第一次命中大约需要 6 分钟，但是当结果返回时，我使用相同的查询再次搜索或稍微更改 SourceDateUtc 中的范围，它运行得相当快。

这是我的 solrconfig.xml （查询部分）

<query>
  <!-- Cache used by SolrIndexSearcher for filters (DocSets),
         unordered sets of *all* documents that match a query.
         When a new searcher is opened, its caches may be prepopulated
         or "autowarmed" using data from caches in the old searcher.
         autowarmCount is the number of items to prepopulate.  For LRUCache,
         the autowarmed items will be the most recently accessed items.
       Parameters:
         class - the SolrCache implementation (currently only LRUCache)
         size - the maximum number of entries in the cache
         initialSize - the initial capacity (number of entries) of
           the cache.  (seel java.util.HashMap)
         autowarmCount - the number of entries to prepopulate from
           and old cache.

    <filterCache
      class="solr.LRUCache"
      size="1024"
      initialSize="512"
      autowarmCount="0"/>-->

   <!-- queryResultCache caches results of searches - ordered lists of
         document ids (DocList) based on a query, a sort, and the range
         of documents requested.  -->
    <queryResultCache
      class="solr.LRUCache"
      size="10000"
      initialSize="512"
      autowarmCount="0"/>

  <!-- documentCache caches Lucene Document objects (the stored fields for each document).
       Since Lucene internal document ids are transient, this cache will not be autowarmed.  -->
    <documentCache
      class="solr.LRUCache"
      size="1024"
      initialSize="512"
      autowarmCount="0"/>

    <!-- Example of a generic cache.  These caches may be accessed by name
         through SolrIndexSearcher.getCache().cacheLookup(), and cacheInsert().
         The purpose is to enable easy caching of user/application level data.
         The regenerator argument should be specified as an implementation
         of solr.search.CacheRegenerator if autowarming is desired.  -->
    <!--
    <cache name="myUserCache"
      class="solr.LRUCache"
      size="4096"
      initialSize="1024"
      autowarmCount="1024"
      regenerator="org.mycompany.mypackage.MyRegenerator"
      />
    -->

    <!-- An optimization that attempts to use a filter to satisfy a search.
         If the requested sort does not include a score, then the filterCache
         will be checked for a filter matching the query.  If found, the filter
         will be used as the source of document ids, and then the sort will be
         applied to that.
      -->
    <useFilterForSortedQuery>true</useFilterForSortedQuery>

    <!-- An optimization for use with the queryResultCache.  When a search
         is requested, a superset of the requested number of document ids
         are collected.  For example, of a search for a particular query
         requests matching documents 10 through 19, and queryWindowSize is 50,
         then documents 0 through 50 will be collected and cached.
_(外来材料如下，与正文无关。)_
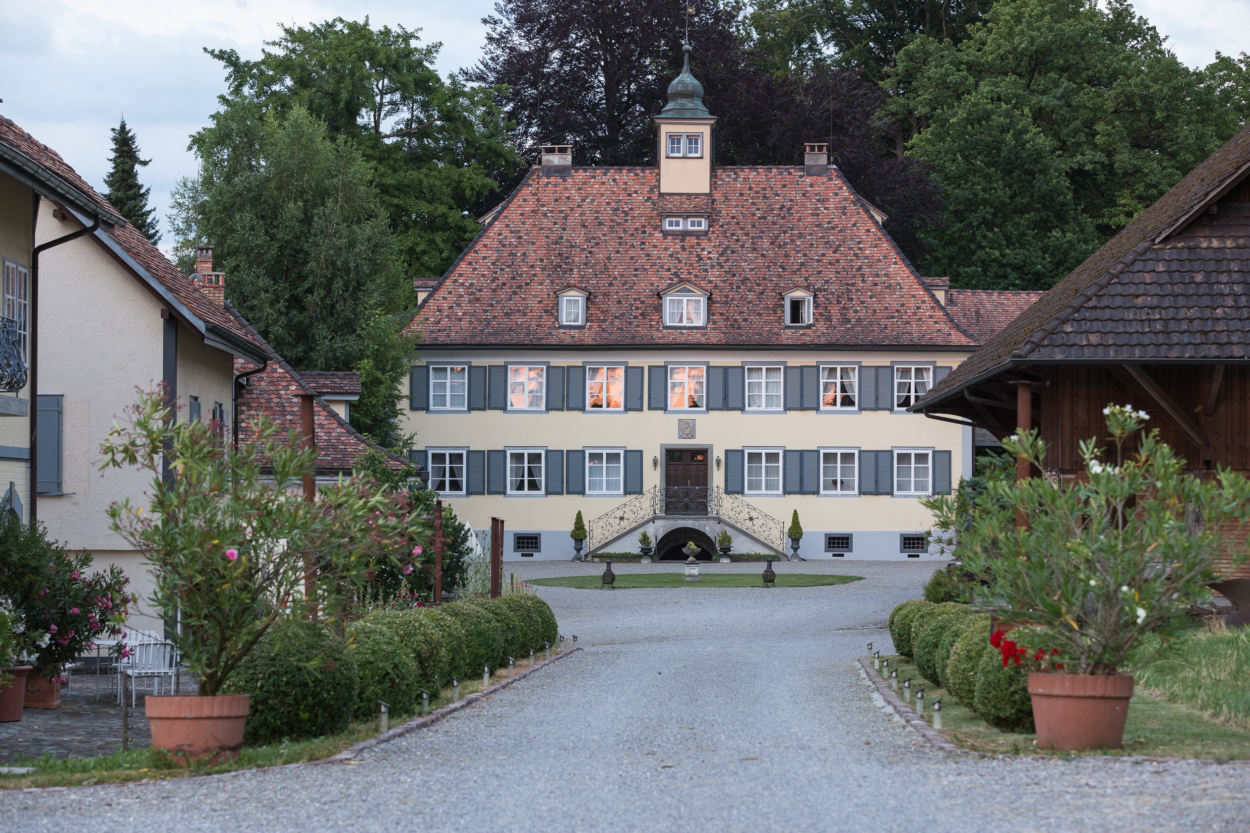 Schloss Girsberg

Any further
         requests in that range can be satisfied via the cache.
    -->
    <queryResultWindowSize>100</queryResultWindowSize>

    <!-- This entry enables an int hash representation for filters (DocSets)
         when the number of items in the set is less than maxSize. For smaller
         sets, this representation is more memory efficient, more efficient to
         iterate over, and faster to take intersections.
     -->
    <HashDocSet maxSize="3000" loadFactor="0.75"/>


    <!-- boolToFilterOptimizer converts boolean clauses with zero boost
         cached filters if the number of docs selected by the clause exceeds the
         threshold (represented as a fraction of the total index)
    -->
    <boolTofilterOptimizer enabled="true" cacheSize="32" threshold=".05"/>

    <!-- Lazy field loading will attempt to read only parts of documents on disk that are
         requested.  Enabling should be faster if you aren't retrieving all stored fields.
    -->
    <enableLazyFieldLoading>false</enableLazyFieldLoading>

    <!-- Use Cold Searcher

         If a search request comes in and there is no current
         registered searcher, then immediately register the still
         warming searcher and use it.  If "false" then all requests
         will block until the first searcher is done warming.
    -->
    <useColdSearcher>true</useColdSearcher>

</query>

我也尝试启用filterCache，但没有帮助。

Thanks.

可能是热身问题。预热字段缓存(facet.method=fc)对于solr有效工作非常重要。如果您尚未配置预热查询，请考虑将方面查询（如示例中所示）添加到 solrconfig.xml 中的 newsearcher 和 firstsearcher 部分。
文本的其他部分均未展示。